Oscar -- Our True Halloween Story Cat

     I wasn't looking for the horror that transfixed me as I lumbered out into the garden with my ailing, aging French bulldog, Miss Avalon.  Sunlight pried open my rheumy eyelids as I heard Miss Avvy stir, I knew that my husband, deep asleep, would never get my incontinent girl outside in time.

    Sleepily, I put on my soft, pale green bathrobe and went into the living room, opening the backdoor for our two younger dogs, Sparky and Remi Gris-Gris, who yelped with joy at the sight of our neighbor's Herefords who always declined to reciprocate the greeting.  I walked over to Miss Avalon who required that I lift her dowager body and I struggled to carry her to the front door.  Descending the stairs barefoot I shivered as I stepped out onto the cold, crisp autumn dew that covered the grass and flower garden.

    As Miss Avalon attended to her business, I checked the state of my cheerful marigolds, bright Icelandic poppies and fragrant Russian sage.  I was sluggishly considering whether to postpone the weeding for yet another day -- or even until spring -- when out of the corner of my eye, I saw the flash of a lithe, dark silhouette -- our grey and white cat, Oscar.

   Oscar was recommended to us by SPCA volunteers as a loving older house cat.  One staff member  placed Oscar in the arms of my husband, Rick, who was completely taken by his pale green eyes.  Oscar purred and snuggled even deeper into Rick's arms as if to say "You see?  I am the perfect house cat."  When we brought him to our vet for his first checkup, she idly remarked that he had the largest canines she had ever seen in a domesticated cat; a comment that, at the time, went unnoticed.

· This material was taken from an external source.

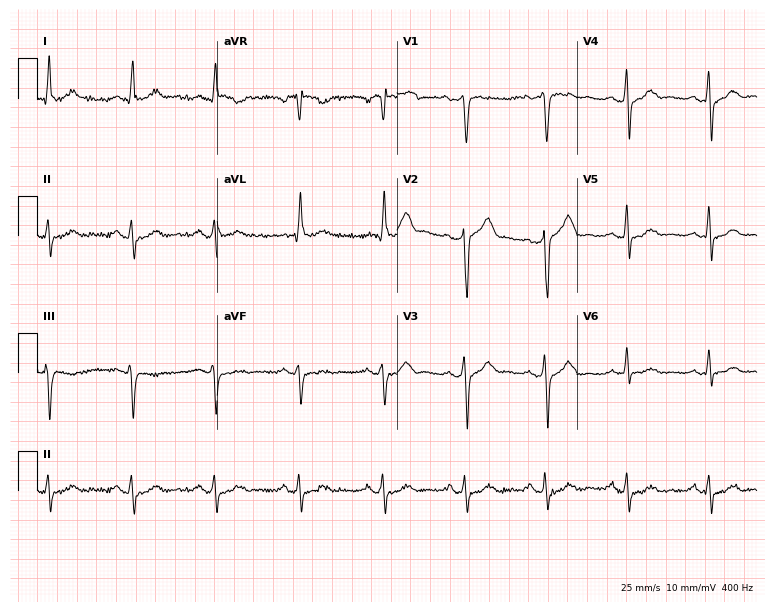
12-lead ECG (7.3-second recording at 400 Hz) from a 51-year-old male. Screened for six findings — first-degree AV block, right bundle branch block (RBBB), left bundle branch block (LBBB), sinus bradycardia, atrial fibrillation (AF), sinus tachycardia — none is recorded. Other findings, if any, are not listed.
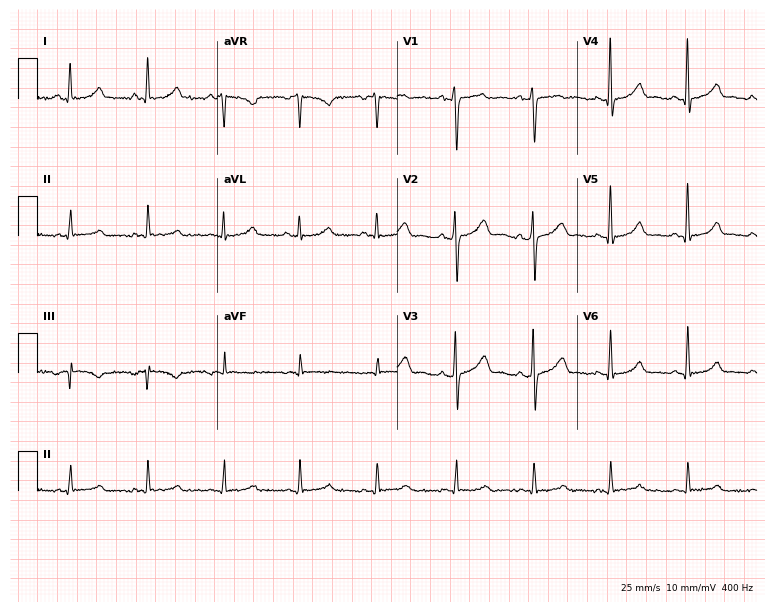
Electrocardiogram (7.3-second recording at 400 Hz), a woman, 38 years old. Overall reading on record: normal ECG.

   Soon, after several determined galloping escapes from our home, Oscar made it clear that he preferred to sit beneath our ornamental grasses like a pride leader on the Serengeti.  He quickly displayed skill in catching small vermin in our nearby woods and fields.  My husband overlooked this murderous potential when Oscar neatly dispatched the red squirrel population that had ravaged our garage.  Our dogs gave his silent presence wide berth as he perched on top of a recliner and casually sliced at them as they walked by.  Our comfort level began to evaporate as his penchant for the hunt grew.

   Some months later, on what we came to refer to as The Night of the Long Knives, Oscar demonstrated a new artistic side, not only massacring an entire chipmunk family -- mother, father and children -- but arranging their little corpses in an almost perfect straight row along the sidewalk that we had just constructed.  It was clear that we had a serial killer in our midst, but one who, up to that sleepy September morning, provided offerings that were natural.

  How had He done this?  What I saw was impossible -- something completely unnatural, something that would haunt me forever.   This feline denouement demonstrated a brilliant yet horribly macabre artistic streak.   A creation God himself would have rejected.  How could an ordinary domestic cat so perfectly align the severed head of a blackbird with the headless body of a rat?

  He had outdone himself.

  And in the chill morning air, I heard a loud purr from the steps of our landing, as Oscar smiled down in malevolent beneficence.